Anson Young: In areas that have basements, I’m looking for any water intrusion, any large cracking or heaving of the foundation walls… Some of that would look like a folded piece of paper that looks like it’s buckling… Any horizontal cracking, any heaving of the floors or the subfloor is all jacked up… Which makes it really hard when there’s five feet of stuff in there.

So yeah, basically making sure that there’s not water, making sure that the foundation walls are actually secure and standing. Then, usually on the other floors you can tell if there’s any issues going on in the basement just by the waviness of the floors on the other levels.

I’ve done this in two-storey houses where the top level was like a fun house based on all the stuff that was going on in the basement. Usually, those big problems have a tell. Something on the other levels or the exterior is gonna show it, too.

Joe Fairless: With the deal that you’re referring to right now, what do they want? What do you think it’s worth as of now? How much would you put into it and what would you sell it for?

Anson Young: I think the last number that we threw around was about 170k, and that’s why I’m going over there, to try and figure out what all needs to get done. But I think I budgeted for at least 100k-110k, if not higher. It could get pretty crazy, up to about 150k if there’s issues with the foundation. Then the exit is about 420k on that one it’s obviously being sold at a huge discount, because it’s in a really nice area of a suburb of Denver… But it’s easily the worst house in ten miles.

Just pulling up and kind of looking at the outside… There’s about three neighbors who come out and they have all the stories about the house the last 15 years of how it got that way.

Joe Fairless: Oh, I’m sure they do. Well, with the negotiations on that, any tips you would have for a Best Ever listener who is going through a situation where there’s a house, it’s completely a mess and there are more expenses and issues that come up – how to have that conversation with the seller and basically negotiate a better price?

Anson Young: The earlier in your interaction the better that you can kind of set up the scenario where you basically say “I can get you a price, but obviously you’re going in unknown. There’s a lot of unknowns going in.” If it’s a vacant house with all the stuff cleared out, it’s pretty easy to figure out what’s going on. But if it’s full of stuff, they have to understand that if something gets uncovered and we have to bring it back to the negotiation table, that they can’t really get offended.

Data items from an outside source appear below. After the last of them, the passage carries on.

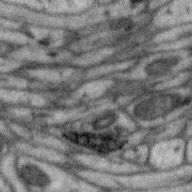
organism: Zebra finch
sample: Brain
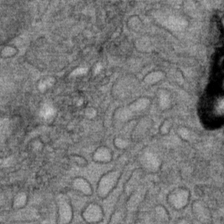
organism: Mouse
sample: Mouse Salivary gland
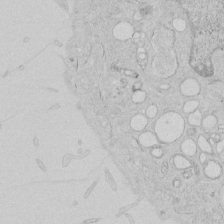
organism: Human
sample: Mitochondria in HCT116 cells
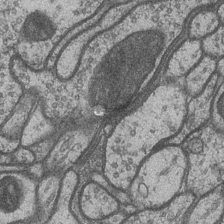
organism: Drosophila
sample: Optic medulla
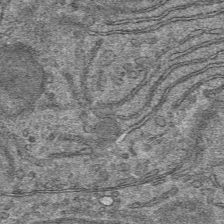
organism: Mouse
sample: Mouse hepatocytes
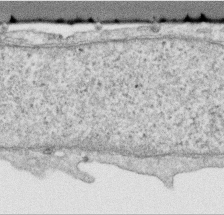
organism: Human
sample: Centriole in RPE cells
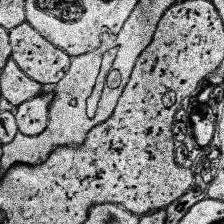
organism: Human
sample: Temporal Lobe
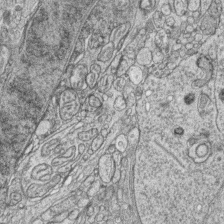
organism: Zebrafish
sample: synaptic ribbons in rod cells and cone cells
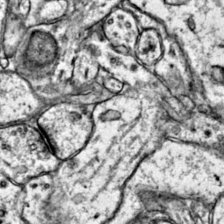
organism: Mouse
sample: Primary visual cortex
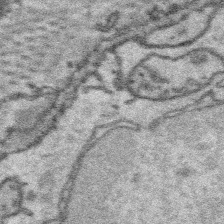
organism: Platynereis dumerilii
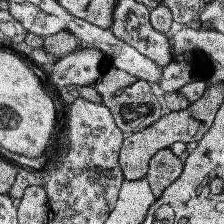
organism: Human
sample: Temporal Lobe
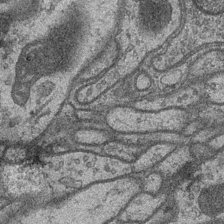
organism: Drosophila
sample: Optic medulla
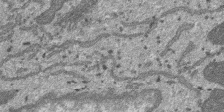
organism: Human
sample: Lung epithelial cells infected with SARS-CoV-2
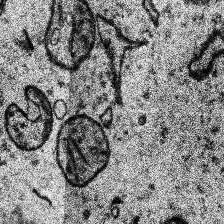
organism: Human
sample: Temporal Lobe
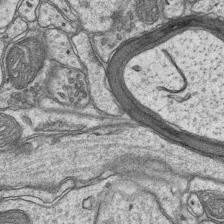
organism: Mouse
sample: CA1 Hippocampus
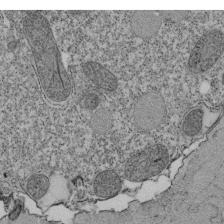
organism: Tetrahymena
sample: Cilia in tetrahymena
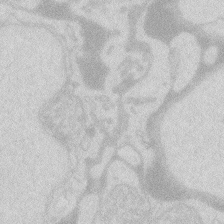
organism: Zebrafish
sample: Macrophage
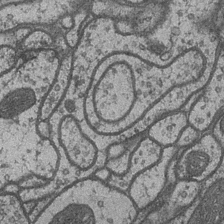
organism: Drosophila
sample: Optic medulla
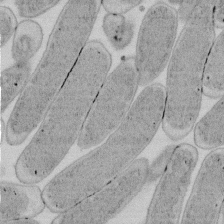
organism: E. coli
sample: Bacterial nucleoid
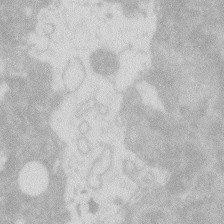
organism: Zebrafish
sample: Macrophage
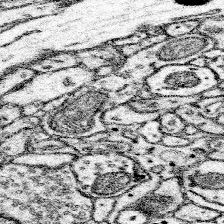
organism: Mouse
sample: Somatosensory cortex neuropil
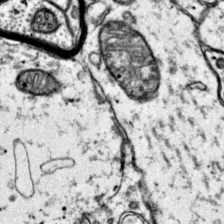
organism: Mouse
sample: Primary visual cortex
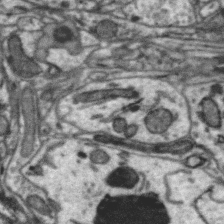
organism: Zebra finch
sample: Brain
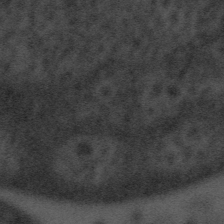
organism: Tuwongella immobilis
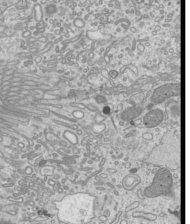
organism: Mouse
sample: Cilia; mouse epididymis
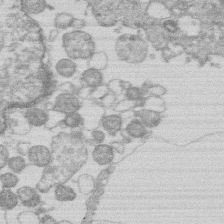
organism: Human
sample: Macrophage cells
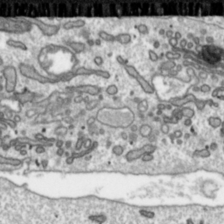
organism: Toxoplasma gondii
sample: Parasites in a vacuole inside a host cell
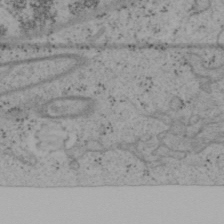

If they buy a car, they’re gonna wanna know what’s going on under the hood, and this is a much bigger purchase. If we uncover bigger issues along the road, getting that expectation upfront of saying “Hey, this is kind of how we work. If there’s something that happens mid-way through that we discover, we might have to talk about price again”, only because it’s gonna be an issue whether they try to sell it to someone else, or if we buy it. So either way, we’re gonna have to talk price again.

It’s kind of like setting that expectation upfront of how this is gonna go – it helps when two or three months down the road you actually have that phone call, they remember “Oh yeah, we talked about this. It’s not a surprise.”

Joe Fairless: What is your best real estate investing advice ever?

Anson Young: I think that mine is definitely focus on finding deals, because anything else that you do in real estate is going to basically build on that. I say that because if you’re the world’s best wholesaler, you can then use those skills — obviously, your job is to find deals that are better prices than the next guy. So if you want to go on to be a fix and flipper or a landlord or find apartment buildings, anything else in real estate (be it a developer), you already have the skills set up from the beginning to find better deals than the next guy.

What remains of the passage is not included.